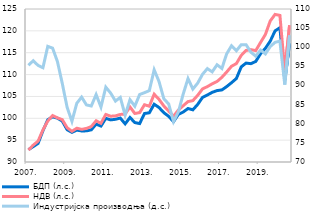
| Category | БДП (л.с.) | НДВ (л.с.) |
|---|---|---|
| 2007. | 92.831 | 92.741 |
| II | 93.526 | 93.864 |
| III | 94.266 | 94.78 |
| IV | 97.145 | 97.33 |
| 2008. | 99.659 | 99.372 |
| II | 100.341 | 100.628 |
| III | 100.028 | 100.086 |
| IV | 99.356 | 99.69 |
| 2009. | 97.389 | 97.843 |
| II | 96.782 | 97.016 |
| III | 97.302 | 97.73 |
| IV | 97.105 | 97.47 |
| 2010. | 97.125 | 97.678 |
| II | 97.356 | 98.101 |
| III | 98.663 | 99.428 |
| IV | 98.219 | 98.86 |
| 2011. | 99.983 | 100.874 |
| II | 99.634 | 100.472 |
| III | 99.77 | 100.549 |
| IV | 100.042 | 100.88 |
| 2012. | 98.729 | 100.977 |
| II | 100.186 | 102.589 |
| III | 99.019 | 101.099 |
| IV | 98.792 | 101.295 |
| 2013. | 101.091 | 103.098 |
| II | 101.261 | 102.765 |
| III | 103.216 | 105.505 |
| IV | 102.464 | 104.329 |
| 2014. | 101.28 | 102.825 |
| II | 100.443 | 101.654 |
| III | 99.229 | 100.468 |
| IV | 100.88 | 101.88 |
| 2015. | 101.427 | 102.869 |
| II | 102.241 | 103.822 |
| III | 101.936 | 104.041 |
| IV | 103.173 | 105.25 |
| 2016. | 104.781 | 106.727 |
| II | 105.322 | 107.243 |
| III | 105.931 | 107.881 |
| IV | 106.337 | 108.418 |
| 2017. | 106.487 | 109.373 |
| II | 107.253 | 110.59 |
| III | 108.145 | 111.903 |
| IV | 109.098 | 112.516 |
| 2018. | 111.752 | 114.381 |
| II | 112.632 | 115.509 |
| III | 112.492 | 115.703 |
| IV | 113.002 | 115.487 |
| 2019. | 114.773 | 117.347 |
| II | 116.013 | 119.176 |
| III | 117.642 | 122.262 |
| IV | 119.996 | 123.763 |
| 2020. | 120.716 | 123.537 |
| II | 108.757 | 110.864 |
| III | 117.131 | 121.288 |
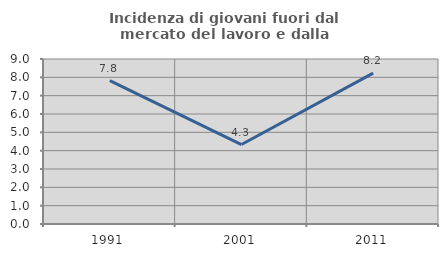
| Category | Incidenza di giovani fuori dal mercato del lavoro e dalla formazione  |
|---|---|
| 1991.0 | 7.818 |
| 2001.0 | 4.333 |
| 2011.0 | 8.227 |
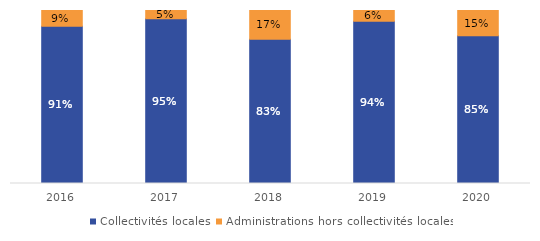
| Category | Collectivités locales | Administrations hors collectivités locales |
|---|---|---|
| 2016.0 | 0.909 | 0.091 |
| 2017.0 | 0.952 | 0.048 |
| 2018.0 | 0.833 | 0.167 |
| 2019.0 | 0.938 | 0.062 |
| 2020.0 | 0.854 | 0.146 |
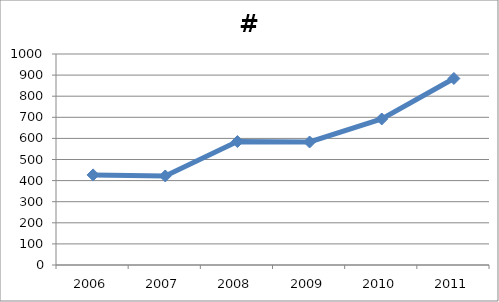
| Category | # Students |
|---|---|
| 2006.0 | 427 |
| 2007.0 | 422 |
| 2008.0 | 585 |
| 2009.0 | 583 |
| 2010.0 | 692 |
| 2011.0 | 884 |
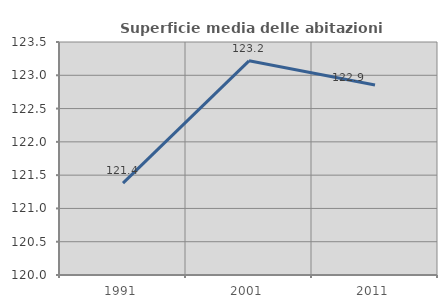
| Category | Superficie media delle abitazioni occupate |
|---|---|
| 1991.0 | 121.379 |
| 2001.0 | 123.217 |
| 2011.0 | 122.854 |
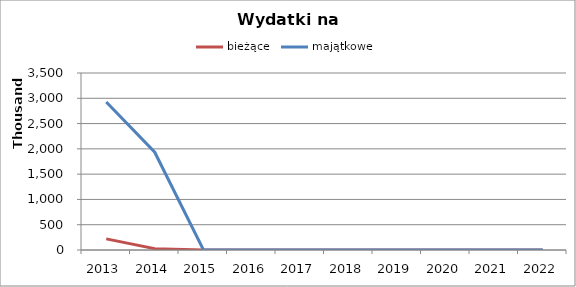
| Category | bieżące | majątkowe |
|---|---|---|
| 2013.0 | 220152 | 2925561 |
| 2014.0 | 26738 | 1933304 |
| 2015.0 | 0 | 10456 |
| 2016.0 | 0 | 0 |
| 2017.0 | 0 | 0 |
| 2018.0 | 0 | 0 |
| 2019.0 | 0 | 0 |
| 2020.0 | 0 | 0 |
| 2021.0 | 0 | 0 |
| 2022.0 | 0 | 0 |
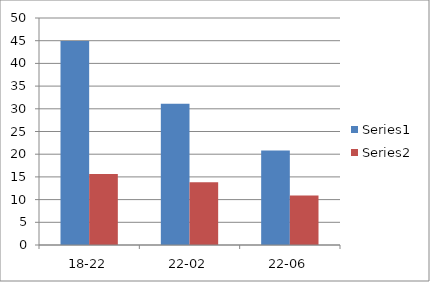
| Category | Series 0 | Series 1 |
|---|---|---|
| 18-22 | 44.929 | 15.615 |
| 22-02 | 31.118 | 13.8 |
| 22-06 | 20.833 | 10.923 |
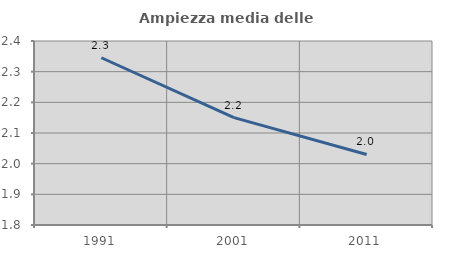
| Category | Ampiezza media delle famiglie |
|---|---|
| 1991.0 | 2.345 |
| 2001.0 | 2.15 |
| 2011.0 | 2.03 |
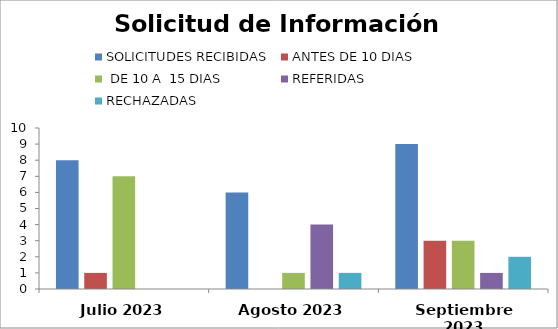
| Category | SOLICITUDES RECIBIDAS | ANTES DE 10 DIAS |  DE 10 A  15 DIAS  | REFERIDAS | RECHAZADAS |
|---|---|---|---|---|---|
| Julio 2023 | 8 | 1 | 7 | 0 | 0 |
| Agosto 2023 | 6 | 0 | 1 | 4 | 1 |
| Septiembre 2023 | 9 | 3 | 3 | 1 | 2 |

═══

Scan the material above and determine how many lines include the word "Category"; report only the number.

9